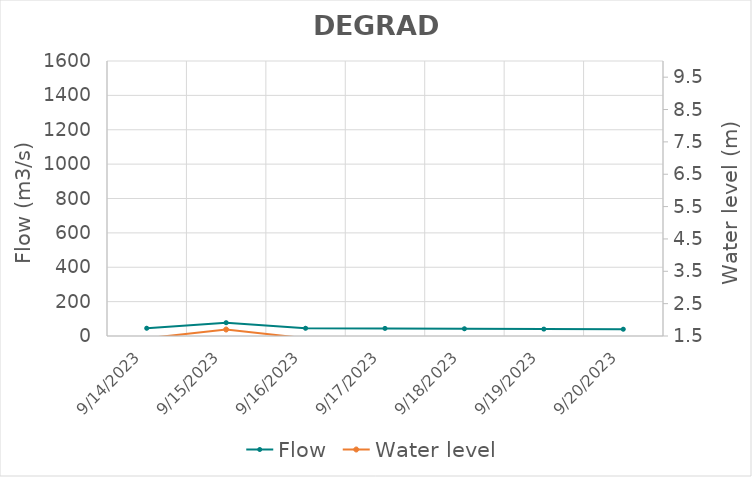
| Category | Flow |
|---|---|
| 7/20/23 | 162.38 |
| 7/19/23 | 164.13 |
| 7/18/23 | 157.5 |
| 7/17/23 | 159 |
| 7/16/23 | 153.52 |
| 7/15/23 | 150.98 |
| 7/14/23 | 158.65 |
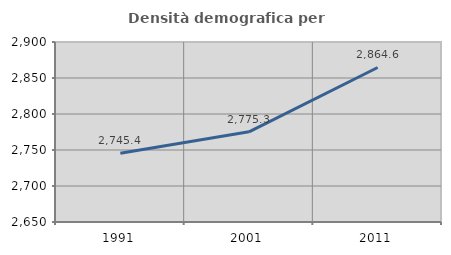
| Category | Densità demografica |
|---|---|
| 1991.0 | 2745.359 |
| 2001.0 | 2775.286 |
| 2011.0 | 2864.605 |
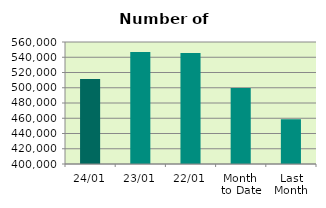
| Category | Series 0 |
|---|---|
| 24/01 | 511538 |
| 23/01 | 547034 |
| 22/01 | 545690 |
| Month 
to Date | 499826.471 |
| Last
Month | 458836.4 |
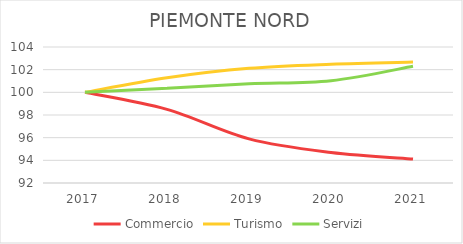
| Category | Commercio | Turismo | Servizi |
|---|---|---|---|
| 2017.0 | 100 | 100 | 100 |
| 2018.0 | 98.494 | 101.287 | 100.367 |
| 2019.0 | 95.893 | 102.121 | 100.761 |
| 2020.0 | 94.7 | 102.481 | 101.024 |
| 2021.0 | 94.12 | 102.666 | 102.295 |
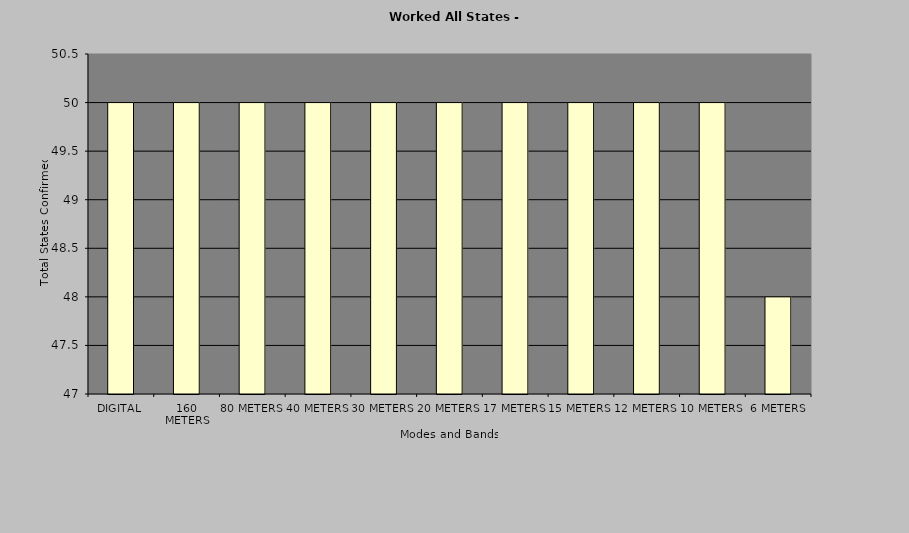
| Category | Series 0 |
|---|---|
| DIGITAL | 50 |
| 160 METERS | 50 |
| 80 METERS | 50 |
| 40 METERS | 50 |
| 30 METERS | 50 |
| 20 METERS | 50 |
| 17 METERS | 50 |
| 15 METERS | 50 |
| 12 METERS | 50 |
| 10 METERS | 50 |
| 6 METERS | 48 |

========

Once the pictures are set aside, transcribe the remaining lines above exactly.

| Category | Flow |
|---|---|
| 7/20/23 | 162.38 |
| 7/19/23 | 164.13 |
| 7/18/23 | 157.5 |
| 7/17/23 | 159 |
| 7/16/23 | 153.52 |
| 7/15/23 | 150.98 |
| 7/14/23 | 158.65 |
| Category | Densità demografica |
|---|---|
| 1991.0 | 2745.359 |
| 2001.0 | 2775.286 |
| 2011.0 | 2864.605 |
| Category | Series 0 |
|---|---|
| 24/01 | 511538 |
| 23/01 | 547034 |
| 22/01 | 545690 |
| Month 
to Date | 499826.471 |
| Last
Month | 458836.4 |
| Category | Commercio | Turismo | Servizi |
|---|---|---|---|
| 2017.0 | 100 | 100 | 100 |
| 2018.0 | 98.494 | 101.287 | 100.367 |
| 2019.0 | 95.893 | 102.121 | 100.761 |
| 2020.0 | 94.7 | 102.481 | 101.024 |
| 2021.0 | 94.12 | 102.666 | 102.295 |
| Category | Series 0 |
|---|---|
| DIGITAL | 50 |
| 160 METERS | 50 |
| 80 METERS | 50 |
| 40 METERS | 50 |
| 30 METERS | 50 |
| 20 METERS | 50 |
| 17 METERS | 50 |
| 15 METERS | 50 |
| 12 METERS | 50 |
| 10 METERS | 50 |
| 6 METERS | 48 |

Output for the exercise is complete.